Doctoral Fellow in Research Area 4: "Literary Currencies"

April–September 2025

The Mythic Novel as Literary Currency: A Study of Thomas Mann's Joseph and His Brothers

This project regards the mythic novel as a specific literary form of the modern age and examines its function and development as literary currency in the 20th and 21st centuries. Focusing on Thomas Mann's Joseph and His Brothers (1933–1943), it investigates how myth was reconfigured as a timeless narrative framework and circulated as a mode of literary value. Unlike historical novels, which often engage with specific historical moments, Mann's mythic novel seeks to liberate myth from linear time and create a (seemingly) universal and transhistorical literary space. This timeless dimension allows the writer both to detach the creative sphere from immediate political circumstances and to engage politically on another level. The mythic novel thus operates as an aesthetic strategy that navigates between artistic autonomy and political resistance. This study views how this strategy emerged in the socio-political conditions of interwar Europe, particularly in the context of German exile literature.

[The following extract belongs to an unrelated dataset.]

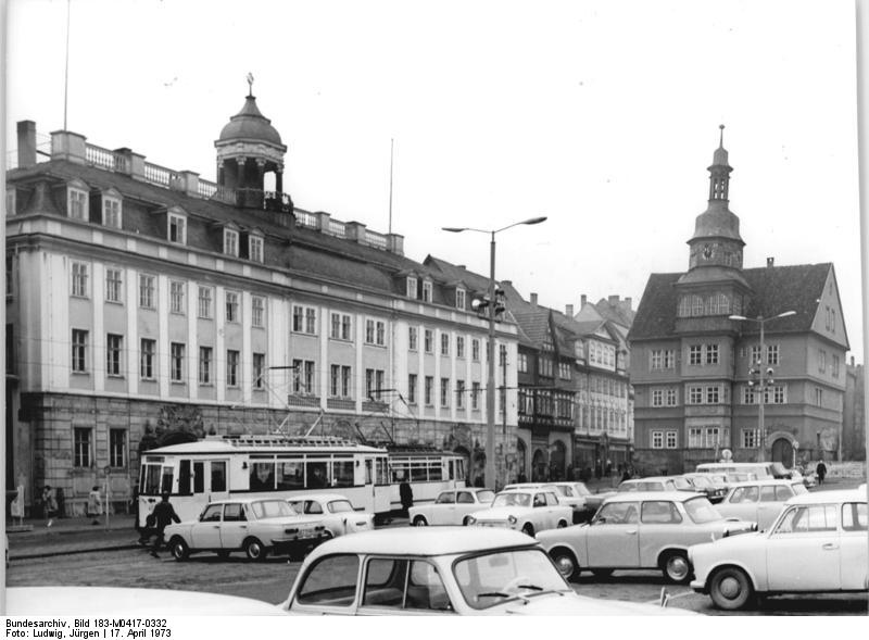 Eisenach, Marktplatz, Stadtschloss ADN-ZB Ludwig Bg-Schm 17.4.1973 Bez. Erfurt: Blick auf den Marktplatz von Eisenach, links das 1742 erbaute neue Stadtschloß, in dem heute u. a. das Thüringer Museum untergebracht ist.
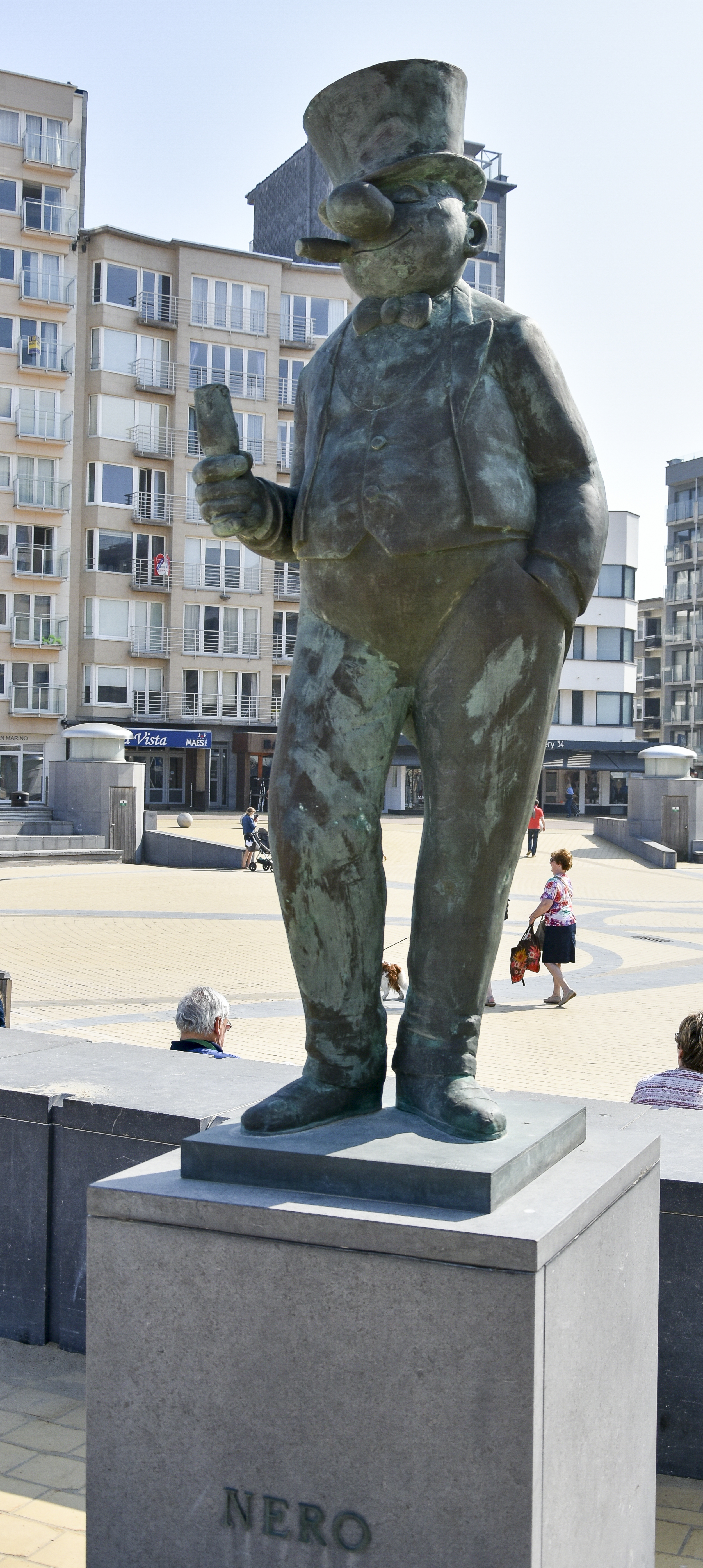 Jan Maillard - Nero - Stripstandbeelden Middelkerke

By situating Joseph and His Brothers within the shifting dynamics of valuation, this project considers not only how the mythic novel functions as a literary currency in the global literary market, but also the condition of its apparent universality. Watanabe will extend his perspective beyond the tetralogy, examining the transnational and transtemporal reception of Mann's narrative concept and comparing it with contemporary writers such as Orhan Pamuk, J. M. Coetzee and Murakami Haruki. In doing so, this project critically views the formation of a temporal community of modern myth adaptors and reveals both the actuality and the potential limitations of myth as a literary currency in the multipolar world of today.

Takahiro Watanabe is a PhD candidate at the Graduate School of Humanities and Sociology at the University of Tokyo, where he also received his master's degree. His master's thesis, The Concept of "Play" in Thomas Mann's Novel "Confessions of Felix Krull", marked the beginning of his ongoing research on Thomas Mann's aesthetics. His doctoral research explores the evolution of Mann's artistic thought by examining the aesthetic duality of "appearance and reality (Schein und Wirklichkeit)" and parallels to the tension between "art and society (Kunst und Gesellschaft)." During this fellowship, he will focus on Joseph and His Brothers, reconsidering Mann's concept of the modern mythic novel in the 1920s and 1930s within the broader framework of political, social, and economic conditions.

From April 2023 to March 2025, he has served as the chief editor of Dichtung/Sprache, the journal of German literary studies at the University of Tokyo.